Then, after genuflection and a sip of fountain water, we spin down to the almost deserted Biella, then on, across the River Po, and up the River Trebbia (deemed the most beautiful river valley in the world by war correspondent Ernest Hemingway) to the town of Bobbio, where, in 615, St Columbanus (from Leinster) died, having founded the abbey which later inspired Umberto Eco’s The Name of the Rose....  Viva l'Italia!

So, after a fine meal at the Albergo Ristorante Cacciatori (same family since 1909, and unchanged since we last stayed here about twenty years ago) which includes Taglierini di ortica con tre sughi diversi and some excellent local wine,  it becomes Monday, and my satnav has an off day…..

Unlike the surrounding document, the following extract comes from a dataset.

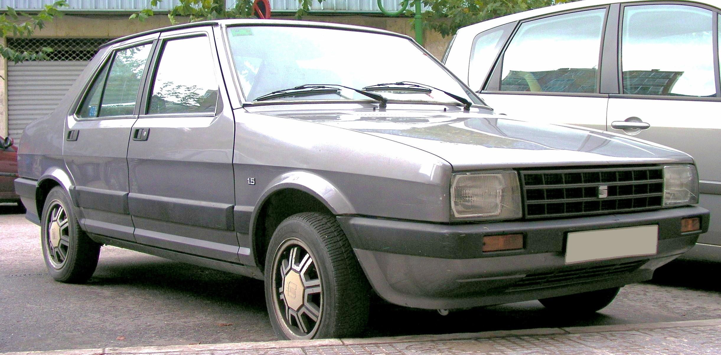 1986 SEAT Málaga GLX (luxury trim).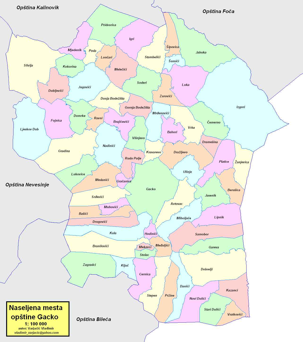 Opština Gacko

There is no straightforward way to go over the Apennines from Bobbio to the Ligurian sea – Satnav wanted me to retrace our route down to Piacenza and then take the autostrada to La Spezia, but I fancied exploring…..  So satnav, in curmudgeonly rebellion, took us up and over every twist and turn, along narrow passes with sheer drops on one side, and cliffs on the other, through densely wooded valleys and past tiny remote villages, until we were thoroughly sick of the beauty of unspoiled Italy, and we swung down to the autostrada near Pontremoli…..  Viva l'Italia!

We stay at Lerici, paying respect to P B Shelley, who spent the last three months of his life here in a villa on the shore, the Casa Magni, now a hotel, with ghostly inscriptions attached to the walls.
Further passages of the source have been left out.